This was the central theme of a recent episode of talk is biotech! with Guru Singh, in which he interviewed Kevin Chen – Co-founder/CEO of Hyasynth Bio and President of SynBio Canada – about Canada's biotech ecosystem. They argue that while Canada has the ingredients of a bioeconomy powerhouse, it must fundamentally rethink its approach to innovation policy, commercialization, and investment to deliver tangible benefits to society.



Singh and Chen highlight a key paradox: Canada is a prolific generator of biotech knowledge (papers, patents), yet lags in producing globally successful biotech companies and products. Canada ranks among the top 10 countries for high-quality natural-sciences research output since 2015. However, there remains a "disconnect between Canada's strong foundational research and translation into companies that capture economic benefits for Canada." In other words, Canada excels at the science, but too often others reap the business rewards. The podcast discussion pinpointed three underlying causes for this commercialization gap: gaps in policy infrastructure, an overemphasis on patents and IP versus product development, and missed opportunities in talent and resources. This report analyzes each of these factors in depth and presents a strategic framework to bridge the gap. We then outline recommendations for government, investors, and startups to better align biotech innovation with implementation and societal impact.
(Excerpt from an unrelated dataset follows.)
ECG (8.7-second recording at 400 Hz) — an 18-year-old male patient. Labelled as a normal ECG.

The Policy Infrastructure Gap: No Dedicated Biotech or AI Ministry


Despite biotechnology's growing economic importance, Canada lacks a cohesive policy infrastructure and high-level leadership for the sector. Singh and Chen point out that Canada has no dedicated ministry or cabinet-level strategy for biotechnology (or for AI), unlike some peer nations. Responsibility for biotech is fragmented across departments (Industry, Health, Agriculture, etc.), resulting in diffusion of focus. By contrast, countries with aggressive innovation agendas often designate specific bodies or leaders to champion these fields. The absence of an equivalent biotech champion in Canada signals that, at the federal level, biotech is treated as everyone's job and thus no one's job.
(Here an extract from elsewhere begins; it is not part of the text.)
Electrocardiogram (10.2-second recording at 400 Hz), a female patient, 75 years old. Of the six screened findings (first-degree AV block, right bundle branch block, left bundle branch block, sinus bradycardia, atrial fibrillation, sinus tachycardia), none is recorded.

This governance gap has tangible consequences. Without centralized vision and accountability, national biotech initiatives in Canada have tended to be short-lived or piecemeal. Only recently, spurred by COVID-19, have policymakers refocused on biomanufacturing and life sciences capacity. Yet even the post-pandemic investments (e.g., funding vaccine production facilities and a 2021 biomanufacturing strategy) have not been guided by a permanent institutional framework. Singh emphasizes that without a clear public strategy to define goals and paths for Canada's bioeconomy, "we will not move the needle" and other countries will capture the opportunities. In essence, Canada needs consistent, top-down commitment to align its disparate efforts (research funding, regulatory oversight, economic incentives) toward the common aim of building a homegrown bioindustry.


Other nations' approaches underscore what's at stake. The United States, for example, issued a comprehensive National Bioeconomy Blueprint in 2012 and an Executive Order in 2022 backing biotechnology with over $2 billion for biomanufacturing. China and the EU have poured billions into biotech innovation with coordinated strategies. Canada risks falling behind in the absence of similar high-level stewardship. A dedicated biotech ministry or equivalent agency could coordinate R&D agendas with industry needs, overhaul lagging regulations, and champion Canada's sector globally. As Guru Singh observed, "with Canada's wealth of resources, skilled talent, and supportive government, the chance to lead the global bioeconomy is right there" but seizing it requires fervent drive from the top. Policy must not treat biotech as an afterthought; it should be a pillar of Canada's economic strategy, with clear ownership within government.


Patents Over Products: Rethinking Innovation Metrics


A recurring theme in the podcast was that Canadian biotech's success metrics are skewed toward patents and publications rather than products and revenues. Academia and funding agencies often reward the number of papers published or patents filed as indicators of innovation. However, an overemphasis on IP generation can create a false sense of progress if those patents never translate into usable goods.


Chen and Singh stress that counting patents is not the same as delivering impact. They "reveal the gap between research and real-world impact, urging government funding to prioritize commercialized biotech solutions over mere patents." In the current system, a university lab might patent a novel drug target and consider the mission accomplished. But if no company licenses that patent for development or if it's licensed to a foreign firm and developed abroad, Canadian society sees little benefit. In fact, studies show many patents initially held by Canadians are later sold to foreign entities. In short, Canadian innovators often hand off their IP rather than build businesses around it. This "sell early" tendency means inventions leave Canada before they ever scale up locally.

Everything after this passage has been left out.